Сидя в барке по пути обратно в Шин, Елизавета благодарила Господа за то, что он дал ей таких прекрасных детей. Она горячо желала, чтобы им не пришлось расти в мире, омраченном угрозами и интригами, и молилась, чтобы в детство Маргарет, Гарри и Марии не вторгались тревоги и заботы, осаждавшие их отца.
Надежды оказались напрасными. По возвращении Елизавета застала Генриха в большом возбуждении, он метался по комнате, как лев в клетке.
– Яков вторгся в Англию вместе с Уорбеком. Мои разведчики сообщают, что Уорбек обещал ему в награду Бервик.

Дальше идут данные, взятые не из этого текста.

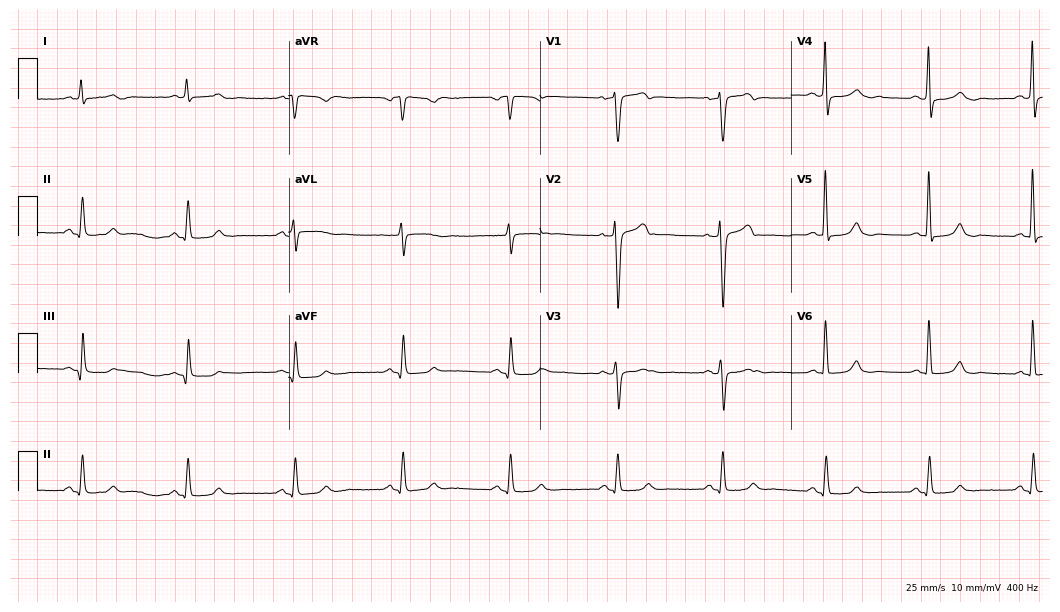
Electrocardiogram (10.2-second recording at 400 Hz), a 68-year-old male patient. Overall reading on record: normal ECG.

– Как он смеет! Бервик принадлежит не ему, а Англии.
Елизавете не хотелось напоминать Генриху, что Бервик, за который в течение столетий англичане много раз бились с шотландцами, был захвачен Ричардом во время правления ее отца.
Король перестал метаться по комнате и с решительным видом повернулся к Елизавете:
– Я отправлю на север армию, чтобы разделаться с этими негодяями и взять в плен Уорбека. Надеюсь, скоро я увижусь с самозванцем лицом к лицу!
Однако, когда на юг просочились донесения с места событий, стало ясно, что армия Якова больше интересовалась грабежом и возобновлением старых приграничных распрей, чем возведением Уорбека на английский трон.
– И как только он увидел нашу армию, – весело рассказывал Генрих, поглощая за обедом ростбиф, – сразу кинулся обратно в Шотландию!
– Значит, сражения не было?
– Нет. И по общему мнению, жестокость шотландцев вызвала отвращение у Уорбека, кроме того, он обозлился, что они не стали помогать ему. Между ним и Яковом произошел разлад, и я полагаю, что теперь смогу заставить короля выдать нашего друга Уорбека. В противном случае я могу рассчитывать на парламент в финансировании войны против Шотландии.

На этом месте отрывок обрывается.